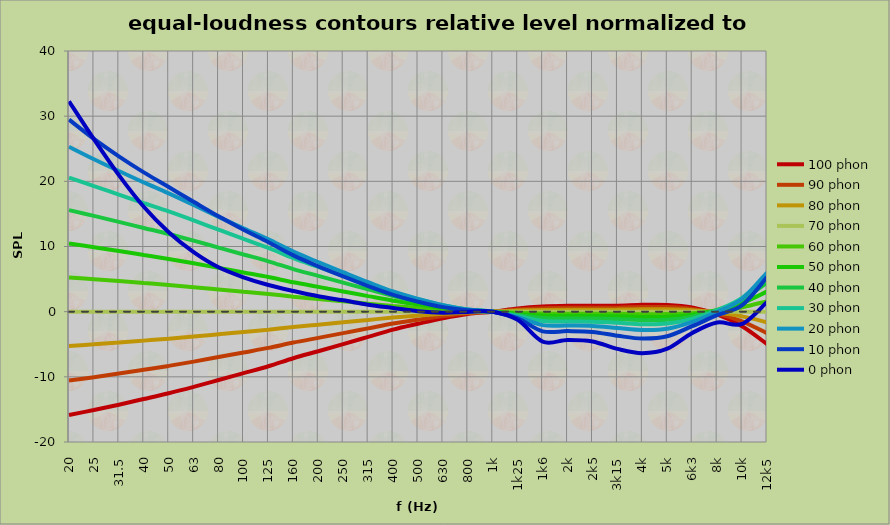
| Category | 100 phon | 90 phon | 80 phon | 70 phon | 60 phon | 50 phon | 40 phon | 30 phon | 20 phon | 10 phon | 0 phon |
|---|---|---|---|---|---|---|---|---|---|---|---|
| 20 | -15.847 | -10.556 | -5.271 | 0 | 5.248 | 10.455 | 15.587 | 20.578 | 25.3 | 29.466 | 32.288 |
| 25 | -15.094 | -10.049 | -5.015 | 0 | 4.979 | 9.895 | 14.692 | 19.266 | 23.391 | 26.503 | 26.467 |
| 31,5 | -14.273 | -9.498 | -4.737 | 0 | 4.694 | 9.309 | 13.778 | 17.968 | 21.584 | 23.83 | 20.96 |
| 40 | -13.401 | -8.915 | -4.444 | 0 | 4.395 | 8.702 | 12.844 | 16.667 | 19.83 | 21.37 | 16.096 |
| 50 | -12.515 | -8.323 | -4.147 | 0 | 4.094 | 8.093 | 11.913 | 15.389 | 18.145 | 19.117 | 12.192 |
| 63 | -11.532 | -7.667 | -3.818 | 0 | 3.763 | 7.425 | 10.9 | 14.013 | 16.37 | 16.857 | 9.135 |
| 80 | -10.486 | -6.968 | -3.468 | 0 | 3.411 | 6.719 | 9.834 | 12.577 | 14.549 | 14.627 | 6.804 |
| 100 | -9.429 | -6.263 | -3.116 | 0 | 3.058 | 6.013 | 8.774 | 11.163 | 12.787 | 12.571 | 5.275 |
| 125 | -8.376 | -5.562 | -2.765 | 0 | 2.709 | 5.314 | 7.73 | 9.781 | 11.091 | 10.656 | 4.091 |
| 160 | -7.145 | -4.742 | -2.356 | 0 | 2.302 | 4.506 | 6.529 | 8.21 | 9.203 | 8.634 | 3.175 |
| 200 | -6.07 | -4.027 | -1.999 | 0 | 1.948 | 3.805 | 5.493 | 6.863 | 7.603 | 6.957 | 2.357 |
| 250 | -4.974 | -3.298 | -1.636 | 0 | 1.59 | 3.098 | 4.455 | 5.53 | 6.055 | 5.412 | 1.742 |
| 315 | -3.864 | -2.56 | -1.269 | 0 | 1.229 | 2.387 | 3.416 | 4.204 | 4.532 | 3.916 | 1.062 |
| 400 | -2.751 | -1.822 | -0.902 | 0 | 0.871 | 1.685 | 2.397 | 2.923 | 3.097 | 2.58 | 0.559 |
| 500 | -1.853 | -1.225 | -0.606 | 0 | 0.582 | 1.121 | 1.583 | 1.904 | 1.965 | 1.528 | 0.076 |
| 630 | -1.007 | -0.665 | -0.328 | 0 | 0.313 | 0.6 | 0.839 | 0.992 | 0.988 | 0.695 | -0.154 |
| 800 | -0.343 | -0.226 | -0.112 | 0 | 0.106 | 0.203 | 0.283 | 0.332 | 0.327 | 0.225 | -0.054 |
| 1k | 0 | 0 | 0 | 0 | 0 | 0 | 0 | 0 | 0 | 0 | 0 |
| 1k25 | 0.49 | 0.327 | 0.164 | 0 | -0.164 | -0.33 | -0.498 | -0.67 | -0.85 | -1.043 | -1.26 |
| 1k6 | 0.778 | 0.525 | 0.267 | 0 | -0.284 | -0.597 | -0.963 | -1.425 | -2.061 | -3.02 | -4.602 |
| 2k | 0.897 | 0.603 | 0.305 | 0 | -0.319 | -0.662 | -1.049 | -1.513 | -2.119 | -2.984 | -4.34 |
| 2k5 | 0.9 | 0.606 | 0.307 | 0 | -0.322 | -0.67 | -1.066 | -1.547 | -2.182 | -3.103 | -4.569 |
| 3k15 | 0.914 | 0.618 | 0.315 | 0 | -0.336 | -0.709 | -1.148 | -1.709 | -2.492 | -3.692 | -5.717 |
| 4k | 1.046 | 0.706 | 0.36 | 0 | -0.382 | -0.805 | -1.301 | -1.928 | -2.799 | -4.128 | -6.373 |
| 5k | 1.038 | 0.699 | 0.355 | 0 | -0.374 | -0.783 | -1.252 | -1.833 | -2.616 | -3.778 | -5.68 |
| 6k3 | 0.638 | 0.43 | 0.218 | 0 | -0.229 | -0.477 | -0.76 | -1.105 | -1.561 | -2.222 | -3.263 |
| 8k | -0.434 | -0.283 | -0.137 | 0 | 0.121 | 0.214 | 0.256 | 0.206 | -0.012 | -0.539 | -1.664 |
| 10k | -2.237 | -1.477 | -0.728 | 0 | 0.691 | 1.316 | 1.821 | 2.106 | 1.971 | 0.995 | -1.885 |
| 12k5 | -4.972 | -3.296 | -1.635 | 0 | 1.589 | 3.093 | 4.444 | 5.507 | 6.009 | 5.315 | 1.488 |
====================
- [Work to complete] The expected answer is an exact copy of the lines above, beginning at the line with "29.466 | 32.288 |" and ending at the line with "21.37 | 16.096 |", with both ends in.

- [Problem solution]
| 20 | -15.847 | -10.556 | -5.271 | 0 | 5.248 | 10.455 | 15.587 | 20.578 | 25.3 | 29.466 | 32.288 |
| 25 | -15.094 | -10.049 | -5.015 | 0 | 4.979 | 9.895 | 14.692 | 19.266 | 23.391 | 26.503 | 26.467 |
| 31,5 | -14.273 | -9.498 | -4.737 | 0 | 4.694 | 9.309 | 13.778 | 17.968 | 21.584 | 23.83 | 20.96 |
| 40 | -13.401 | -8.915 | -4.444 | 0 | 4.395 | 8.702 | 12.844 | 16.667 | 19.83 | 21.37 | 16.096 |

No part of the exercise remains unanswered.